Brief: Among the entries beneath this sentence, how many lines include the word "forceps"? Only the number is wanted.

Working data:
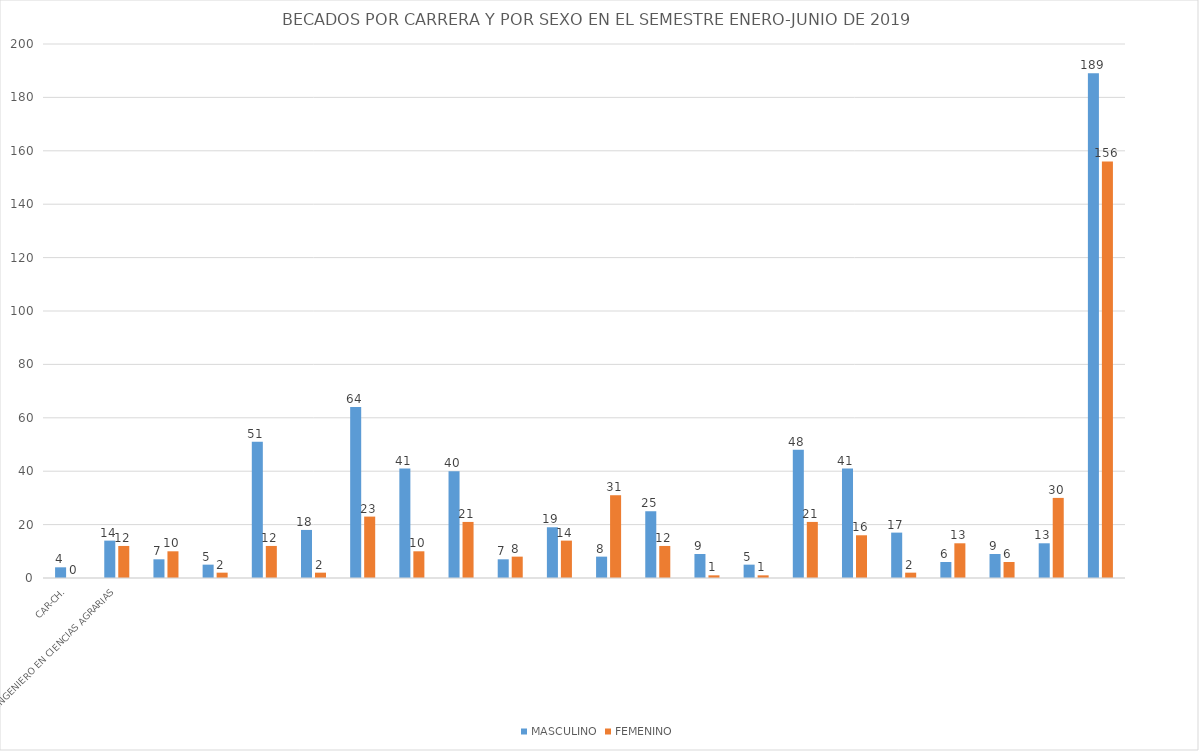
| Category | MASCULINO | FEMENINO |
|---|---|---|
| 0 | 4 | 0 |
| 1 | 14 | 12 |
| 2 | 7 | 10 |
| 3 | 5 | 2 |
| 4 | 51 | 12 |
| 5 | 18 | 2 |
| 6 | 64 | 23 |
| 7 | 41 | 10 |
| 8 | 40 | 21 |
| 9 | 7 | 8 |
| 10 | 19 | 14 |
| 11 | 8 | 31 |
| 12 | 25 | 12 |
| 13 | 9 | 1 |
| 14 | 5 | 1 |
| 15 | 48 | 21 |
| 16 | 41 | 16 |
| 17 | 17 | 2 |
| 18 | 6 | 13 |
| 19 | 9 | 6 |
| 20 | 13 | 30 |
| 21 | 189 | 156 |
--
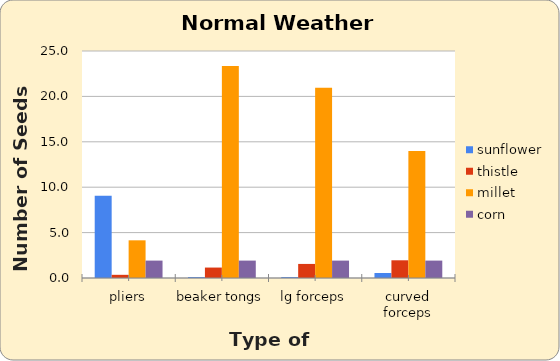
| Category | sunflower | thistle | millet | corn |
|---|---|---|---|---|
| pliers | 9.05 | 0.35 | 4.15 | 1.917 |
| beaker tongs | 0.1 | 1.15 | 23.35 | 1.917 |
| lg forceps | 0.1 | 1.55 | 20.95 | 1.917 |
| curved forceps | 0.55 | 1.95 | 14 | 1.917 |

Finished task: 2